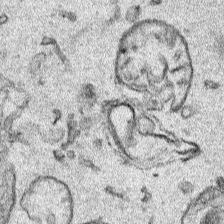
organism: Human
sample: Mitochondria in HCT116 cells
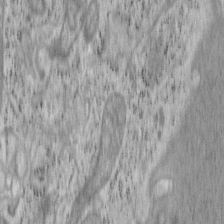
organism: Human
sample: HeLa cells
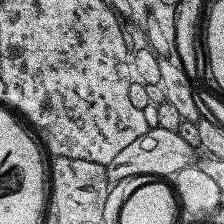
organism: Human
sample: Temporal Lobe
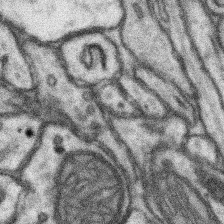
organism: Mouse
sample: Somatosensory cortex neuropil
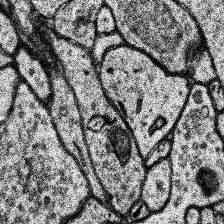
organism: Human
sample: Temporal Lobe
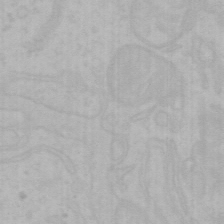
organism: Mouse
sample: Choroid plexus
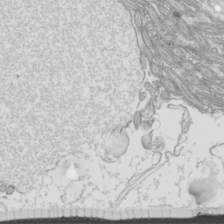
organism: Mouse
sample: Cilia; mouse epididymis
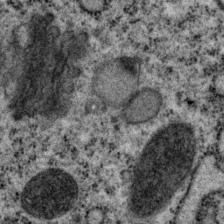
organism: P. pacificus
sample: Pharynx
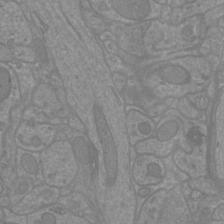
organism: Mouse
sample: Cortical neurons
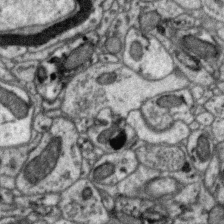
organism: Zebra finch
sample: Brain
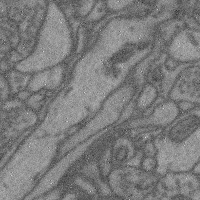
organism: Mouse
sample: Cerebral cortex
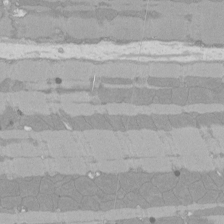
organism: Rat
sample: Left ventricle
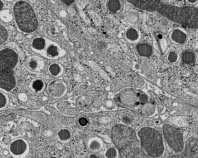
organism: C57BL Mouse
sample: Pancreatic islet
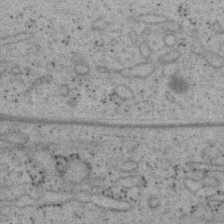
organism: Human
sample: HeLa cells
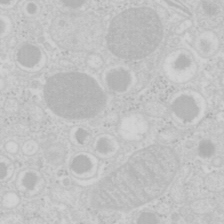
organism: Mouse
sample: Pancreas
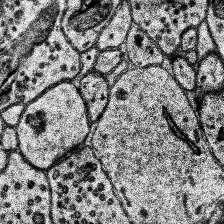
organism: Human
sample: Temporal Lobe
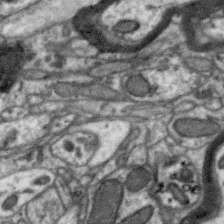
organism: Zebra finch
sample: Brain
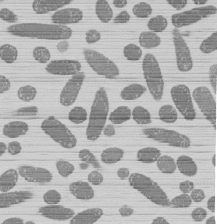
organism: E. coli
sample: Bacterial nucleoid
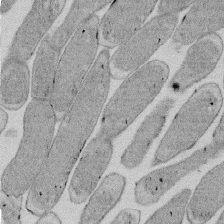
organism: E. coli
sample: Bacterial nucleoid
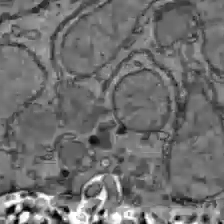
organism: C57BL Mouse
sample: Liver
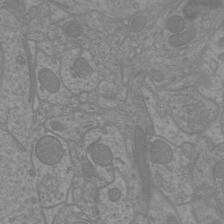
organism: Mouse
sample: Cortical neurons
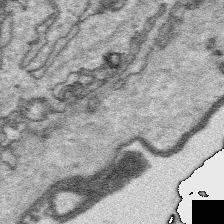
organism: Platynereis dumerilii
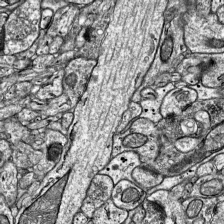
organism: Mouse
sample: Visual Cortex
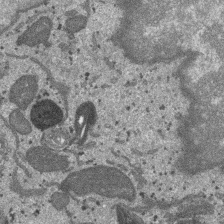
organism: Human
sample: Lung epithelial cells infected with SARS-CoV-2
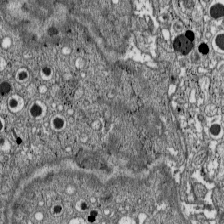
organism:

....

■ ASSIGNMENT
Exactly reproduce the entries above, minus the pictures.

■ OUTPUT FOR THIS TASK
organism: Human
sample: Mitochondria in HCT116 cells
organism: Human
sample: HeLa cells
organism: Human
sample: Temporal Lobe
organism: Mouse
sample: Somatosensory cortex neuropil
organism: Human
sample: Temporal Lobe
organism: Mouse
sample: Choroid plexus
organism: Mouse
sample: Cilia; mouse epididymis
organism: P. pacificus
sample: Pharynx
organism: Mouse
sample: Cortical neurons
organism: Zebra finch
sample: Brain
organism: Mouse
sample: Cerebral cortex
organism: Rat
sample: Left ventricle
organism: C57BL Mouse
sample: Pancreatic islet
organism: Human
sample: HeLa cells
organism: Mouse
sample: Pancreas
organism: Human
sample: Temporal Lobe
organism: Zebra finch
sample: Brain
organism: E. coli
sample: Bacterial nucleoid
organism: E. coli
sample: Bacterial nucleoid
organism: C57BL Mouse
sample: Liver
organism: Mouse
sample: Cortical neurons
organism: Platynereis dumerilii
organism: Mouse
sample: Visual Cortex
organism: Human
sample: Lung epithelial cells infected with SARS-CoV-2
organism:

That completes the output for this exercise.